Academic journal article Academic Exchange Quarterly

Philosophy across Prison Walls

Article excerpt


At the intersection of prison education with service-learning courses, university students discover the humanity of inmates via the latter's principled concern with ethics and morality. Service learning becomes opposition to our prison nation, for it demonstrates the permeability of prison walls and highlights the practical importance of the analyses of Michel Foucault on the panopticon and Angela Davis on the prison-industrial complex.

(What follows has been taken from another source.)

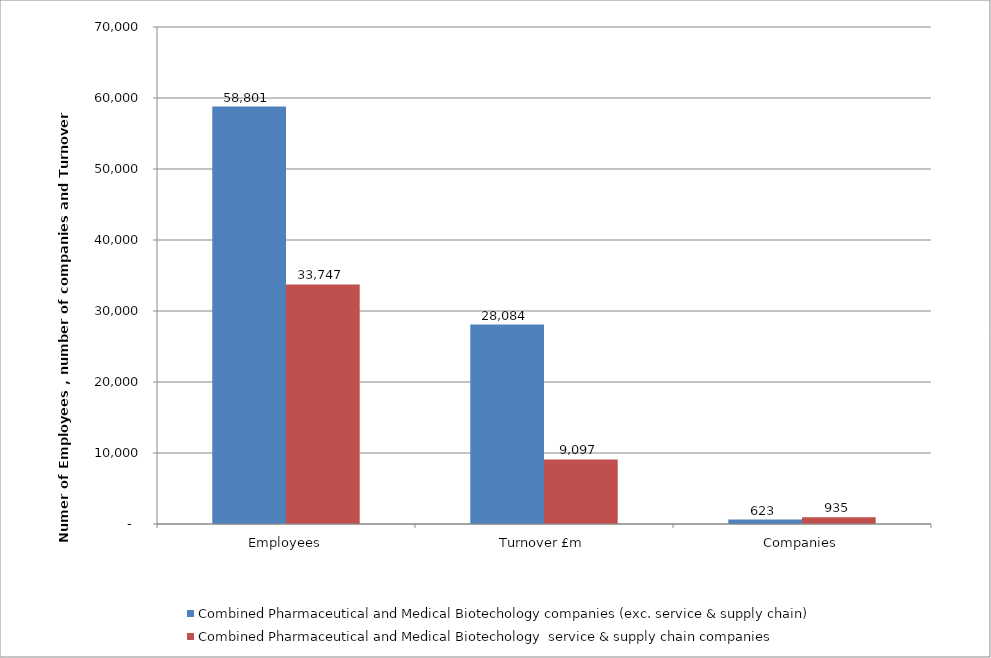
| Category | Combined Pharmaceutical and Medical Biotechology companies (exc. service & supply chain) | Combined Pharmaceutical and Medical Biotechology  service & supply chain companies |
|---|---|---|
| Employees | 58801 | 33747 |
| Turnover £m | 28084 | 9097 |
| Companies | 623 | 935 |

"Panopticon, shit. Not at San Quentin. Man, this is Snoopy-ville, no panopticon here." So spoke an inmate-student in my Ethics class at San Quentin Prison, enrolled in the only on-site degree-granting college program in California and one of the few throughout the entire United States.[1] Inmates can receive an Associate of Arts degree; when and if they are released from prison, they may apply this degree to their future educational training or use it as part of their employment qualifications.

"Don't you think the effects of disciplinary power are more invisible than that, so they can work independent of the technologies of surveillance common at more repressive institutions?" This response came from a twenty-two year-old college student enrolled in my philosophy course at the University of San Francisco entitled Prisons & Punishment: A Service Learning Approach to the Philosophy of Incarceration. USF students accompany me to San Quentin Prison each week to engage in learning and conversation with inmate-students. For most, it is their first confrontation with a corrections environment.

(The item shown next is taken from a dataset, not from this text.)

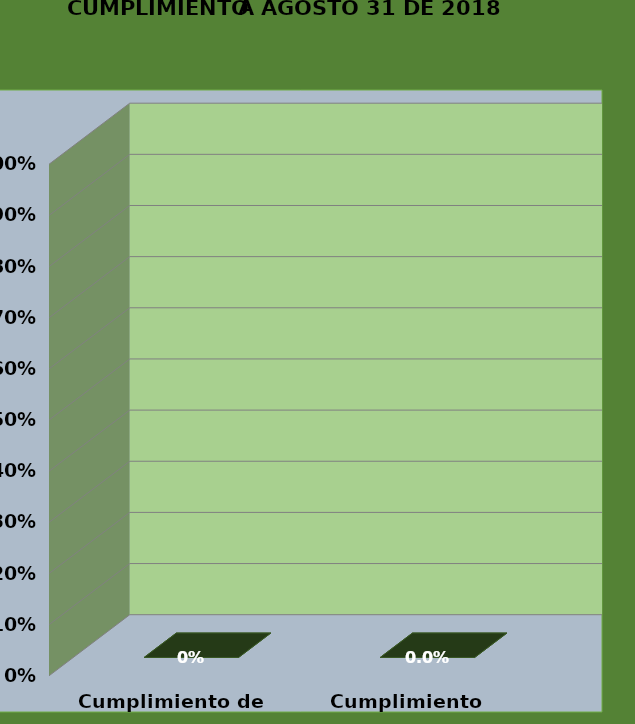
| Category | 31-ago.-18 |
|---|---|
| Cumplimiento de Hitos | 0 |
| Cumplimiento Temporal | 0 |

In what follows, I indicate the powerful lessons that emerge through this intersection of prison education with university service learning courses. Passing through the divide between prison and the so-called free world is a significant act of service and a form of critical resistance to the distortions and injustices perpetrated in today's carceral system.

The Courses

In Prisons & Punishment (at USF), students read, discuss, and write essays in four areas in the study of punishment: the Prison-Industrial Complex; Philosophical Justifications for Punishment; the Genealogy of Prisons; and Race and Class in the Criminal Justice System. Primary readings include works by Angela Davis (2003), David Cole (2000), Michel Foucault (1977), Loic Wacquant (2005), and a host of philosophers involved in debates regarding the strengths and weaknesses of theories including retributivism, deterrence, and rehabilitation (Murphy 1994). By the end of the class, they are expected to understand the history and present of the United States prison system; identify successes and failures of the carceral system regarding rehabilitation, racial and class justice, and the provision of social order; and explain the importance of prison reform or abolition. They contrast their own educational experience with that available to society's most outcaste members and understand the value of prison education and philosophy in prisons.

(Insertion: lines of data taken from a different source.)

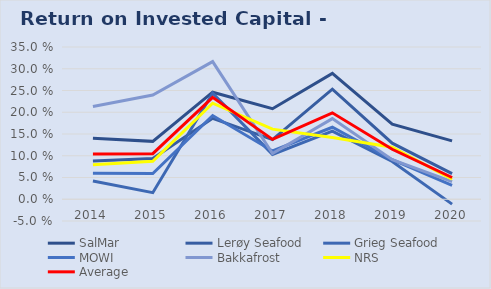
| Category | SalMar | Lerøy Seafood | Grieg Seafood | MOWI | Bakkafrost | NRS | Average |
|---|---|---|---|---|---|---|---|
| 2014.0 | 0.14 | 0.088 | 0.042 | 0.06 | 0.213 | 0.079 | 0.104 |
| 2015.0 | 0.133 | 0.094 | 0.015 | 0.059 | 0.24 | 0.087 | 0.105 |
| 2016.0 | 0.246 | 0.186 | 0.244 | 0.192 | 0.316 | 0.221 | 0.234 |
| 2017.0 | 0.208 | 0.137 | 0.103 | 0.111 | 0.105 | 0.161 | 0.138 |
| 2018.0 | 0.289 | 0.253 | 0.157 | 0.166 | 0.185 | 0.142 | 0.199 |
| 2019.0 | 0.172 | 0.129 | 0.087 | 0.091 | 0.091 | 0.12 | 0.115 |
| 2020.0 | 0.134 | 0.059 | -0.011 | 0.032 | 0.04 | 0.046 | 0.05 |

In Ethics (at San Quentin), inmate-students addressed themes devoted to: the nature of the good life (including stoicism, utilitarianism, theories of the social contract, and individual liberty); existentialist conceptions of freedom; and the genealogical deconstruction of morality. Primary readings included Plato's early Socratic dialogues (2002), Camus (1988), Foucault (1977), and selections from Epictetus, Hobbes, Kant, Rousseau, John Stuart Mill, and Nietzsche (Morgan 2001). By the end of the semester, students can read, interpret and explain classical and contemporary approaches to ethics; identify similarities and differences between them; and explain the role of philosophical ethics as it applies to general behavior and the history of punishment.

Each class period at San Quentin, I was accompanied by two to four USF students, both male and female. Class consisted of intermittent lecture and discussion, and there were breaks during which all students could converse individually. …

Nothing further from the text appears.